# ✍️ MNIST 손글씨 데이터셋

### 📥 Import

In [35]:
import numpy as np
import pickle
import sys
import os

from PIL import Image
import matplotlib.pyplot as plt

current_dir = os.getcwd()
parent_dir = os.path.dirname(current_dir)
sys.path.append(parent_dir)
print(f'현재 작업 디렉토리: "{os.getcwd()}"')

from common.functions import *
from dataset.mnist import load_mnist

현재 작업 디렉토리: "g:\zer0ken\ms-ai-school\neural-net\ch02 신경망"


### 🪧 공통 함수
- `get_data()`
  - 데이터셋에서 데이터를 불러옵니다.
- `init_network()`
  - 가중치 정보를 불러옵니다.
- `predict(network, x)`
  - `x`에 가중치, 활성함수 등을 순서대로 적용해서 계산한 y를 반환합니다.

In [42]:
def get_data():
    (x_train, t_train), (x_test, t_test) = load_mnist(normalize=True, flatten=True, one_hot_label=False)
    return x_test, t_test

In [46]:
def init_network():
    # 현재 디렉토리에서부터 가중치 파일까지의 상대 경로를 정확히 입력해야 합니다.
    weight_file = 'data/sample_weight.pkl'
    
    with open(weight_file, 'rb') as f:
        network = pickle.load(f)
        
    return network

In [47]:
def predict(network, x):
    W1, W2, W3 = network['W1'], network['W2'], network['W3']
    b1, b2, b3 = network['b1'], network['b2'], network['b3']

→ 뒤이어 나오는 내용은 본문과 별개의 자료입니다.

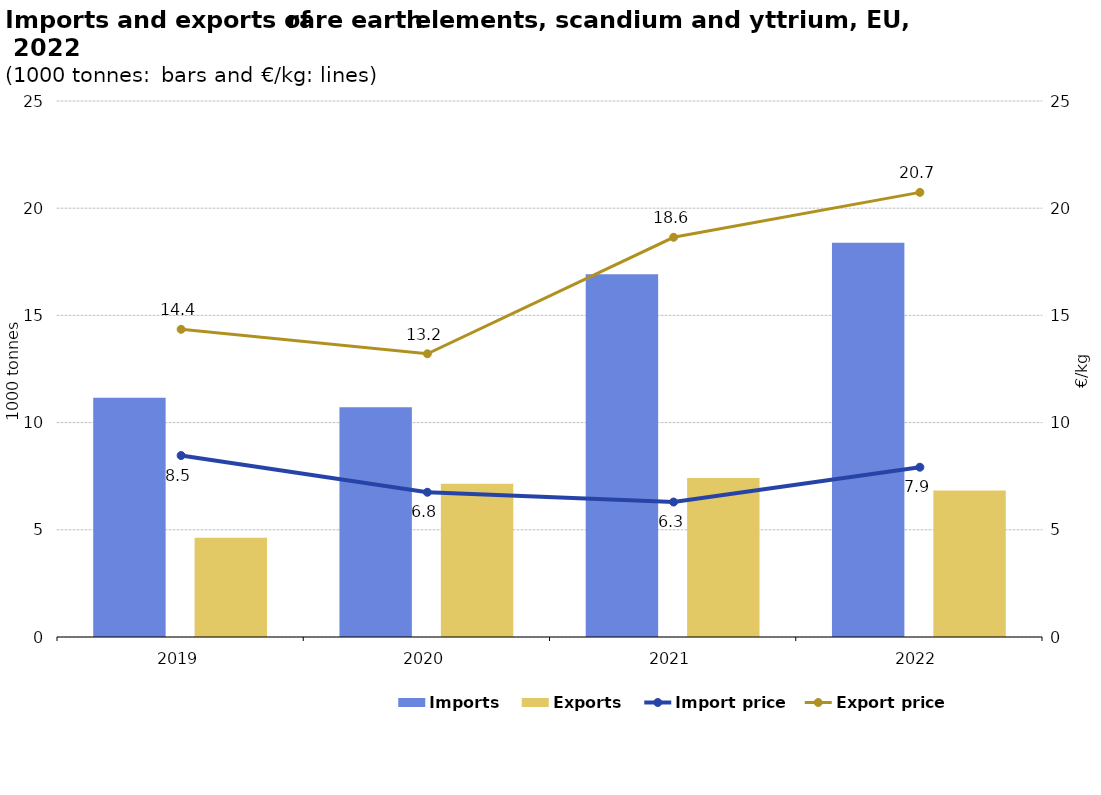
| Category | Imports | Exports |
|---|---|---|
| 2019.0 | 11.164 | 4.633 |
| 2020.0 | 10.711 | 7.146 |
| 2021.0 | 16.918 | 7.414 |
| 2022.0 | 18.388 | 6.829 |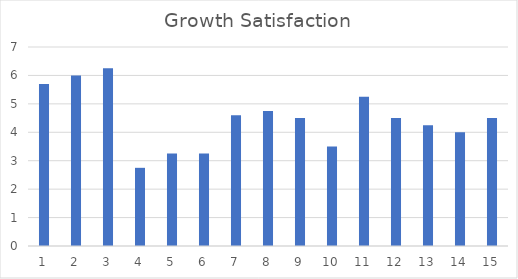
| Category | Growth Satisfaction |
|---|---|
| 0 | 5.7 |
| 1 | 6 |
| 2 | 6.25 |
| 3 | 2.75 |
| 4 | 3.25 |
| 5 | 3.25 |
| 6 | 4.6 |
| 7 | 4.75 |
| 8 | 4.5 |
| 9 | 3.5 |
| 10 | 5.25 |
| 11 | 4.5 |
| 12 | 4.25 |
| 13 | 4 |
| 14 | 4.5 |

    a1 = np.dot(x, W1) + b1
    z1 = sigmoid(a1)
    a2 = np.dot(z1, W2) + b2
    z2 = sigmoid(a2)
    a3 = np.dot(z2, W3) + b3
    y = softmax(a3)
    
    return y

### ❓예측해보기

In [51]:
import time

x, t = get_data()
network = init_network()
accurate = 0

start = time.time()
for i in range(len(x)):
    y = predict(network, x[i])
    pred = np.argmax(y)
    
    if pred == t[i]:
        accurate += 1
        
    if i < 5:
        print(f'#{i}: 예측 = {pred}, 실제 = {t[i]}')
time_diff = time.time() - start

print(f'...\n정확도: {accurate / len(x):.4f}, 실행 시간: {time_diff:.4f}초')

#0: 예측 = 7, 실제 = 7
#1: 예측 = 2, 실제 = 2
#2: 예측 = 1, 실제 = 1
#3: 예측 = 0, 실제 = 0
#4: 예측 = 4, 실제 = 4
...
정확도: 0.9352, 실행 시간: 0.1420초


### 📚 배치 단위로 예측해보기

In [53]:
import time

x, t = get_data()
network = init_network()
accurate = 0
batch_size = 100

start = time.time()
for batch, i in enumerate(range(0, len(x), batch_size)):
    y = predict(network, x[i:i+batch_size])
    pred = np.argmax(y, axis=1)
    batch_accurate = np.sum(pred == t[i:i+batch_size])
    accurate += batch_accurate
    
    if batch < 5:
        print(f'Batch {batch}: {batch_accurate} / {batch_size} accurate')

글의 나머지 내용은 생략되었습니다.